INFORMATION SUPPLIED

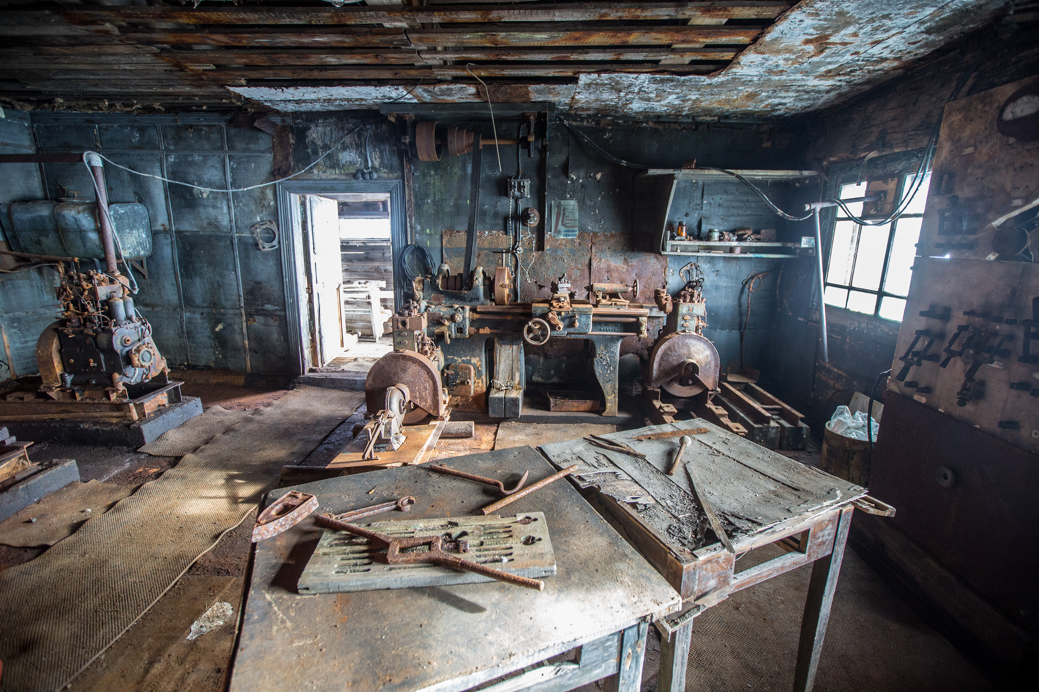 Внутри электростанции на территории полярной станции "Бухта Тихая". Остров Гукера. Комплексный заказник Земля Франца-Иосифа: Архангельск, Приморский район, Архангельская область. Снимок сделан в рамках экспедиции "По следам двух капитанов", организованный Ассоциацией "Морское наследие" проекта "Архипелаги Арктики: Открытый океан". This image is related to the protected area of Russia number 2930163
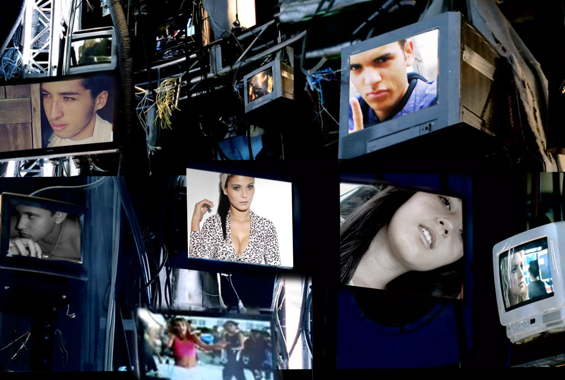 KALLA
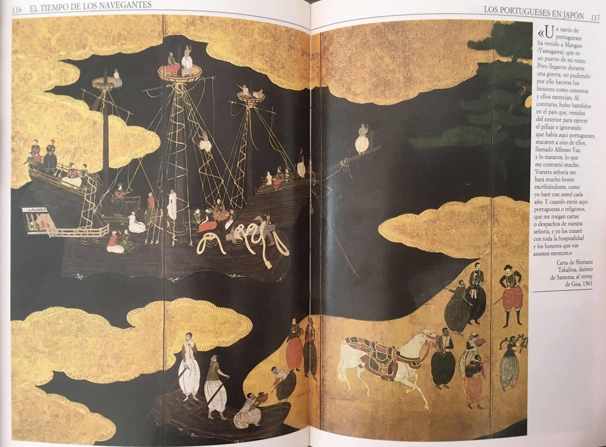 Los portugueses en Japón: Juncos a remos y a velas, estampa, colección del Museo de la Marina, París. — Doble página de imagen en el libro Marco Polo y la Ruta de la Seda de Jean-Pierre Drège, colección «Aguilar Universal / Historia» (nº 31), 1992. Descripción en la página 189.

PROBLEM TO SOLVE
Transcribe every line of the data exactly. No pictures go in the copy.

ANSWER
 Внутри электростанции на территории полярной станции "Бухта Тихая". Остров Гукера. Комплексный заказник Земля Франца-Иосифа: Архангельск, Приморский район, Архангельская область. Снимок сделан в рамках экспедиции "По следам двух капитанов", организованный Ассоциацией "Морское наследие" проекта "Архипелаги Арктики: Открытый океан". This image is related to the protected area of Russia number 2930163
 KALLA
 Los portugueses en Japón: Juncos a remos y a velas, estampa, colección del Museo de la Marina, París. — Doble página de imagen en el libro Marco Polo y la Ruta de la Seda de Jean-Pierre Drège, colección «Aguilar Universal / Historia» (nº 31), 1992. Descripción en la página 189.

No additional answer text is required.